IschI99; I will try the rod application as well, in my early days of management, one of my Directors taught me that no one solution is to be used to determine if you proceed. Look at all the different approaches, if they all produce similar outcomes, then re verify and proceed. I have used that on many different subjects. Same here. Several ideas on checking these angles. If all of them produce the same results it should be what they are.

Thank you
 
extropic; just caught the little note on your last post "easy/simple". I was young and dumb back then, I cant say old and wise yet, but I'm getting there.

Thank you
 
Thank you extropic; not sure why your text came out bold. I looked at my reply and nothing is bold so something got messed up in transmitting it. It was just saying what I was going to attempt. I will look at all the other things when I get my orders.

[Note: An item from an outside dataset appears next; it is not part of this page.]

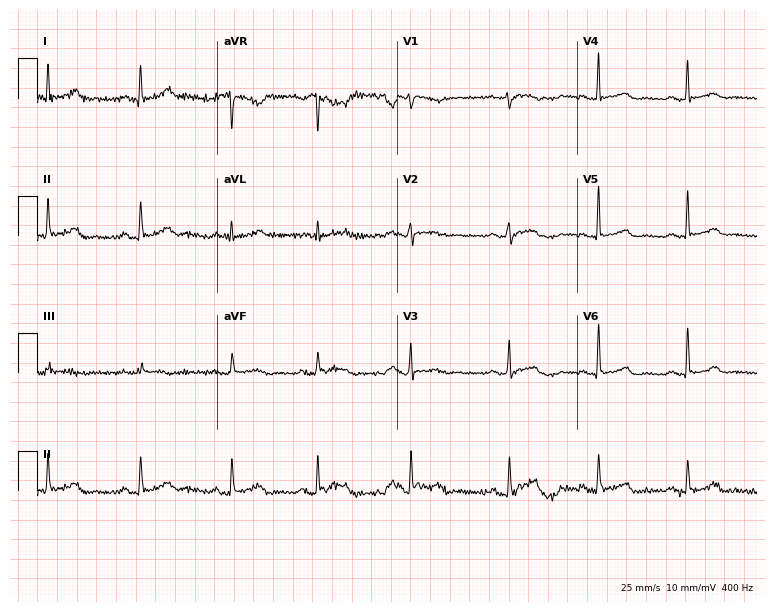
12-lead ECG from a female patient, 28 years old (7.3-second recording at 400 Hz). No first-degree AV block, right bundle branch block (RBBB), left bundle branch block (LBBB), sinus bradycardia, atrial fibrillation (AF) or sinus tachycardia recorded for this tracing.
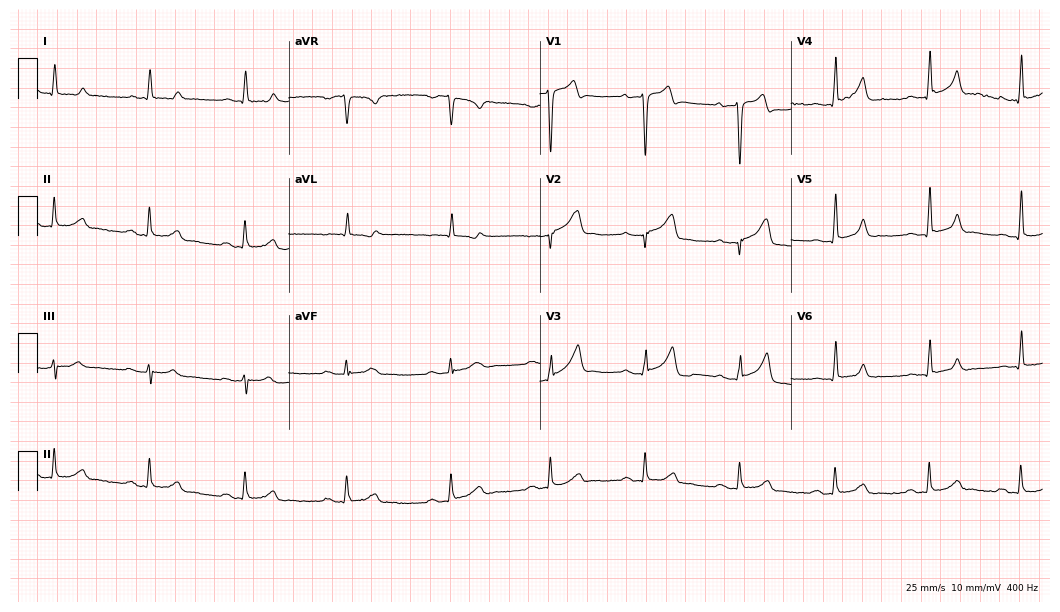
Standard 12-lead ECG recorded from a male patient, 68 years old. Read as a normal ECG.

Go back to reply #54 and look at your message that I quoted and "BOLD"ed some text. It's what I do if I want to highlight part of a previous reply.
 
extropic; got it now, sorry. I was trying to say that I would trim the 67 degree cut angle to the proper width top and bottom so when I place it in the original piece I could see any clearance issues, basically a wedge shape on the end of a rod. What you describe is cutting a complete wedge shaped piece and dropping it in the slot, I believe? And also that the piece I need to check it to is on the machine, not the handle side. I dont believe there is any axial taper on these parts, if there is it is negligible but I will check. I think a large scale version of axial taper would be a like a dove tail shape? I don't recall seeing that on these pieces they just slide in from the end. I did not include the counter bore on my extension. Same thought not necessary. I have ordered from McMaster Carr, so I am familiar with the company, just not for these applications.

Thank you
 
extropic; got it now, sorry. I was trying to say that I would trim the 67 degree cut angle to the proper width top and bottom so when I place it in the original piece I could see any clearance issues, basically a wedge shape on the end of a rod. What you describe is cutting a complete wedge shaped piece and dropping it in the slot, I believe? And also that the piece I need to check it to is on the machine, not the handle side. I dont believe there is any axial taper on these parts, if there is it is negligible but I will check. I think a large scale version of axial taper would be a like a dove tail shape? I don't recall seeing that on these pieces they just slide in from the end. I did not include the counter bore on my extension. Same thought not necessary. I have ordered from McMaster Carr, so I am familiar with the company, just not for these applications.

Thank you

Lots of good answers there.
I still don't comprehend your explanation of the pie shaped gage piece.
This is what I had in mind. Click to enlarge.
want2drive 1.jpg

Do you intend to make longer replacements for the OEM parts, currently attached to the leadscrews, or do you intend to make additional extension parts and leave the OEM parts on the leadscrews?

If it were me, I would check the slot angle on the handle rather than the mating part, The handle is easiest to remove from the machine and once we know the configuration of the handle, we will also know the configuration of the mating part.